7 heures 30 minutes. Levée du courrier: L'enveloppe portait un cachet violet «Franchise militaire». Elle passa par un scanneur à grande vitesse de l'armée qui numérisa le contenu. Le texte océrisé fut mâché par un logiciel de classement sémantique. Un supercalculateur fit la transcription en mots clés. La censure n'y trouva rien à redire, sauf quelques mots malheureux, biffés et remplacés par des équivalents en petites majuscules comme ceci. Un tampon orange avec un code-barre indiqua que l'enveloppe pouvait poursuivre son voyage. Conformément à la loi «informatique et libertés», le nom du soldat fut aussitôt effacé des fichiers. La machine ne conserva que son grade, seconde classe, et son lieu d'affectation, la Floride, à des fins statistiques.
Deux jours plus tard, le facteur sonnait chez les Guillemot. Mme Guillemot, d'une main inquiète, saisit l'enveloppe. «C'est le petit! cria-t-elle en arrachant le rabat.

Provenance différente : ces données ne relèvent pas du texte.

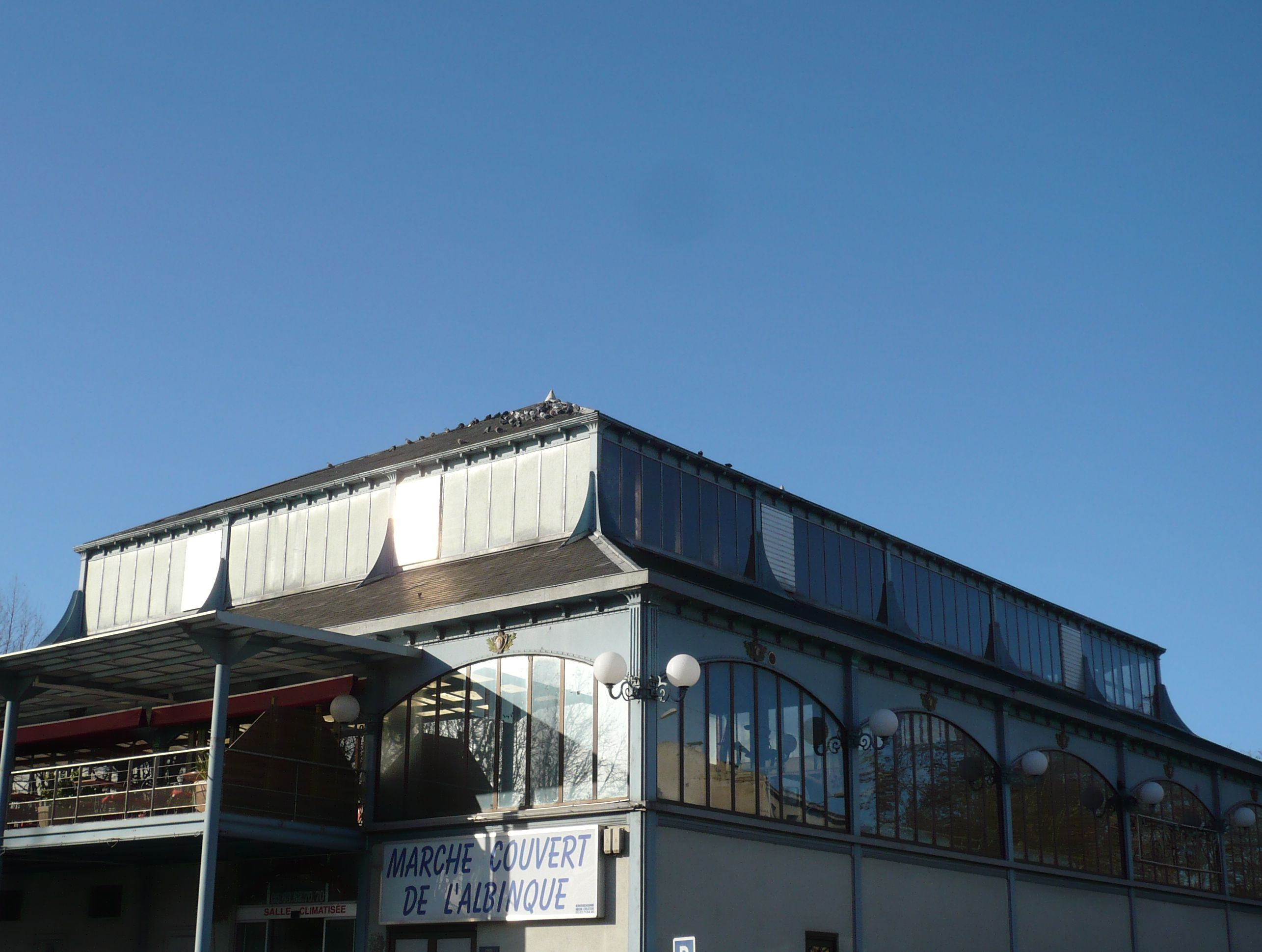 Castres
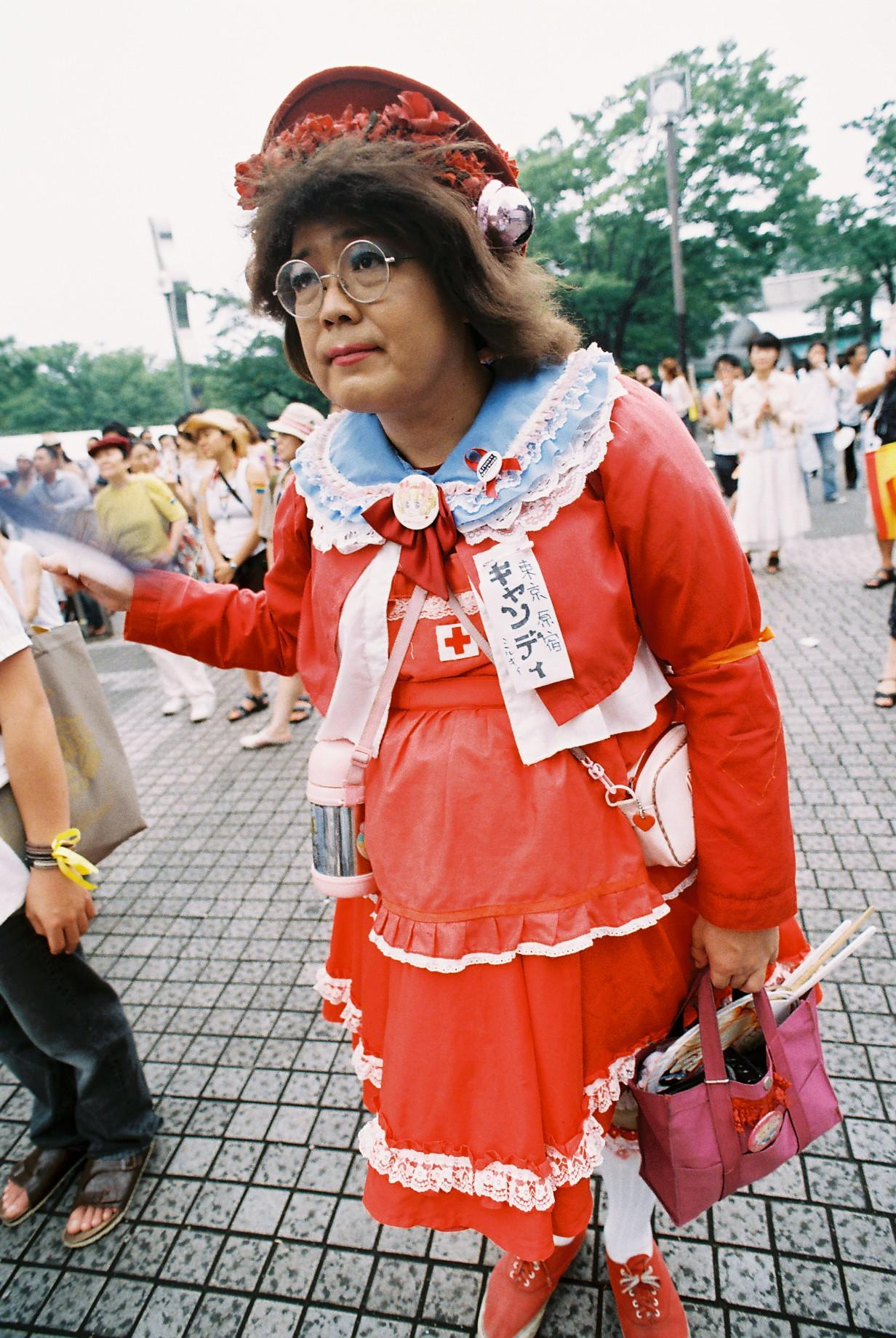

Il est vivant!»
Dans l'antre sombre du transport de troupes Renault, énorme camion-baleine un peu vieillot, construit dans les années 2000 pour lutter contre le chômage technique des ouvriers de France, la digestion allait bon train.
– Il paraît qu'ils ont des bombes qui détectent les ondes céphaliques.
– Otarace.
– T'es sûr, Richier?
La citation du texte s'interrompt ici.